Some examples of algebraic groups

In this post I want to give a few examples of the known “pathological” behavior of algebraic groups defined over general bases. In particular, this post contains examples of the following.

A smooth group scheme over a DVR with generic fiber $\mathbf{G}_m$ and special fiber $\mathbf{G}_a$ ,
An affine smooth group scheme $G$ over a regular dimension $2$ base such that the (open) relative identity component $G^0$ is not affine.

In the first bullet point, we note that the reverse degeneration cannot happen, i.e., there is no smooth group scheme over a DVR with generic fiber $\mathbf{G}_a$ and special fiber $\mathbf{G}_m$ . One way to see this is to note that if $\ell$ is a prime number invertible on the base, then multiplication by $\ell$ is flat (by the fibral flatness criterion), so the rank of its kernel cannot jump after specialization. In the second bullet point, $2$ is the minimal dimension in which examples can occur: in dimension $0$ (i.e., over a field), this follows from the elementary fact that $G^0$ is an open and closed subscheme of $G$ . In dimension $1$ , $G^0$ may not be closed in $G$ , but nonetheless it is always affine by a theorem of Raynaud (see Prasad-Yu, On quasi-reductive group scheme, Prop. 3.1).

These are both well-known phenomena, but examples appear somewhat out of the blue in published accounts, in which the group schemes are defined by rather complicated equations. (For the second example, see Raynaud, Faisceaux amples sur les schémas en groupes et les espaces homogènes, VII, 3(iii).) Our goal is to realize examples of the above two phenomena as centralizers of certain sections of $\mathrm{SL}_n$ . For this we will need to set up a few preliminary notions.

If $k$ is a field and $g \in \mathrm{GL}_n(k)$ , then we say that $g$ is regular if its schematic centralizer $Z_{\mathrm{GL}_n}(g)$ has dimension $n$ . Using the Jordan decomposition, it is easy to check that $n$ is the minimal dimension of a schematic centralizer in $\mathrm{GL}_n$ . If $g$ is semisimple, this is equivalent to the statement that $g$ has $n$ distinct eigenvalues. If $g$ is unipotent, it is equivalent to the statement that the Jordan normal form of $g$ has a single Jordan block (so there is a unique regular unipotent element up to conjugacy). In the general case, the statement is that the restriction of $g$ to each of its generalized eigenspaces has a single Jordan block in its Jordan normal form. It is easy to check that in any of these cases, $Z_{\mathrm{GL}_n}(g)$ is smooth and connected. If instead $g \in \mathrm{SL}_n(k)$ , then we say that $g$ is regular if it is regular as an element of $\mathrm{GL}_n(k)$ . Equivalently, the schematic centralizer $Z_{\mathrm{SL}_n}(g)$ has dimension $n-1$ .
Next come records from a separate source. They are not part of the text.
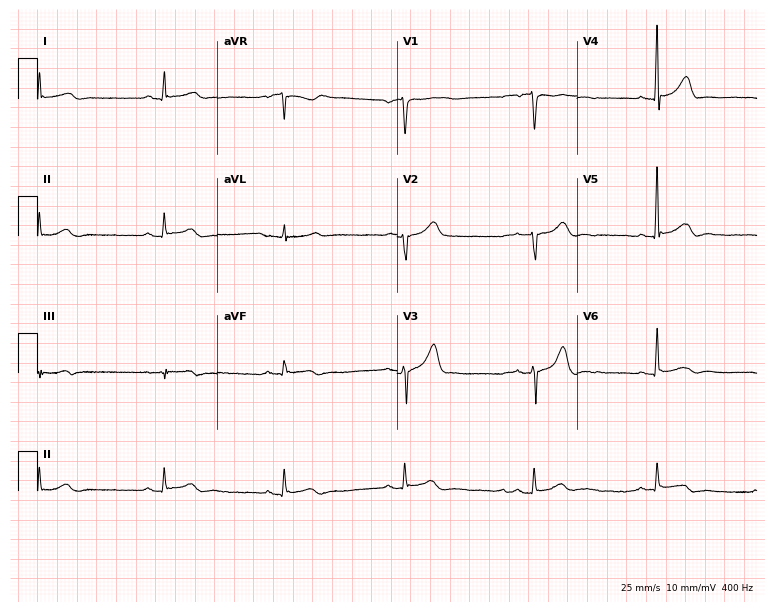
Electrocardiogram, a male, 64 years old. Overall reading on record: normal ECG.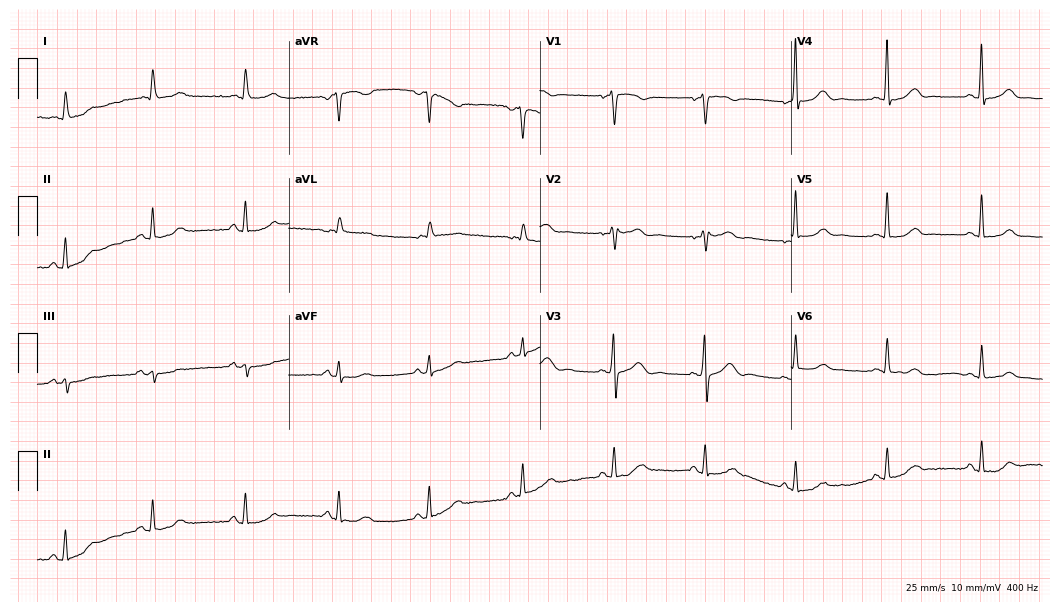
Standard 12-lead ECG recorded from a 52-year-old female patient (10.2-second recording at 400 Hz). Read as a normal ECG.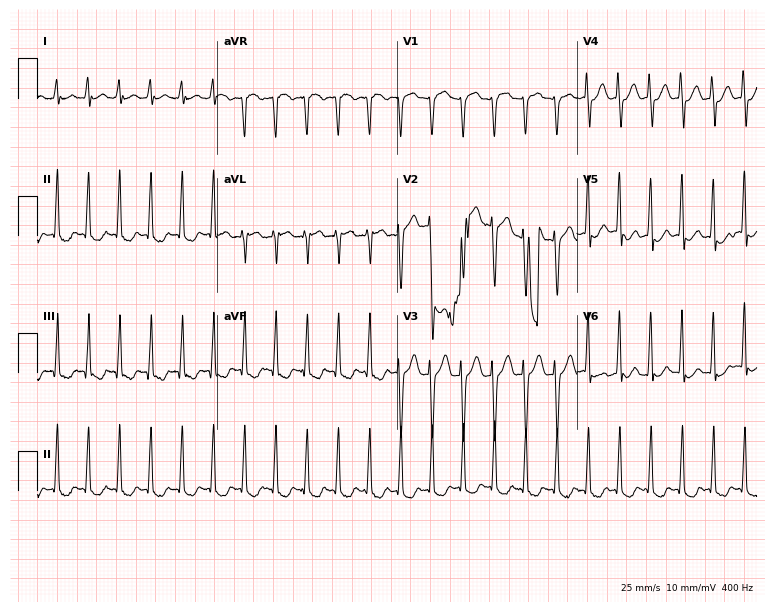
12-lead ECG from a female, 45 years old (7.3-second recording at 400 Hz). No first-degree AV block, right bundle branch block, left bundle branch block, sinus bradycardia, atrial fibrillation or sinus tachycardia recorded for this tracing.

The following lemma will not be used in any serious way later; I only include it to indicate the lay of the land.

Lemma. The locus $V$ of unipotent elements of $\mathrm{GL}_n$ is closed and irreducible of dimension $n^2 - n$ ; the unique conjugacy class of regular unipotent elements is open and dense in $V$ .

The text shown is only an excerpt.